◆ Activity
Reproduce the section of the listing that begins at the line containing "El Bisasoa en Irún" and finishes at the line containing "Kraftwerk autobahn via". Include both end lines and nothing beyond them.
BEGIN Input
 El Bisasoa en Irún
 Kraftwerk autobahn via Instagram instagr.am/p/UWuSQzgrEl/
END Input
BEGIN Input
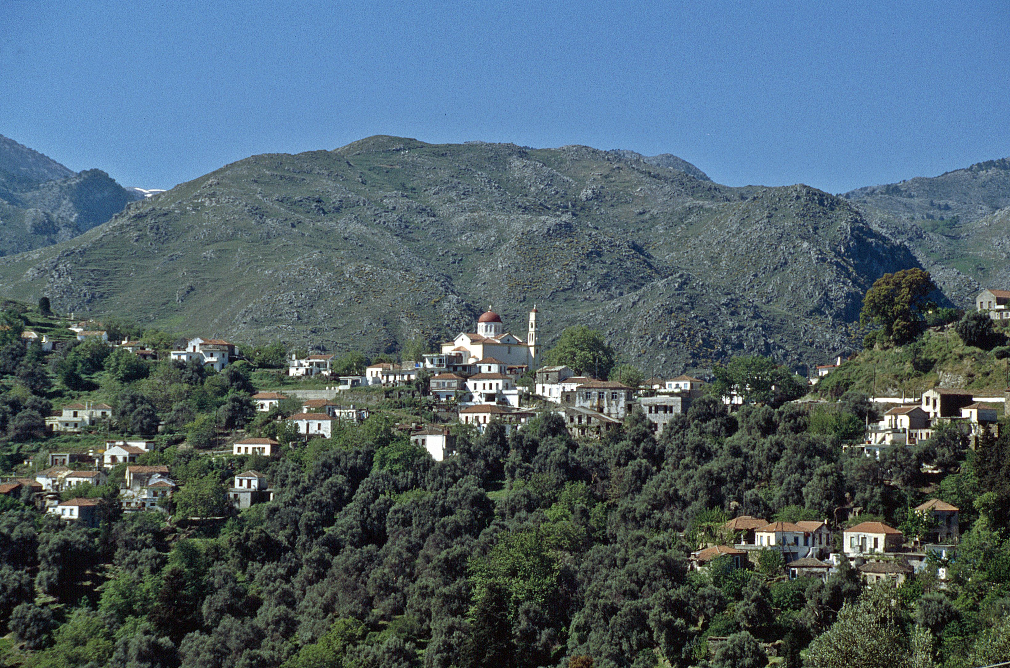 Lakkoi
END Input
BEGIN Input
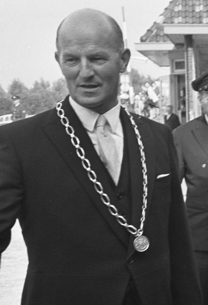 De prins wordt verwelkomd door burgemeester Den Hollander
END Input
◆ Response box
 El Bisasoa en Irún
 Kraftwerk autobahn via Instagram instagr.am/p/UWuSQzgrEl/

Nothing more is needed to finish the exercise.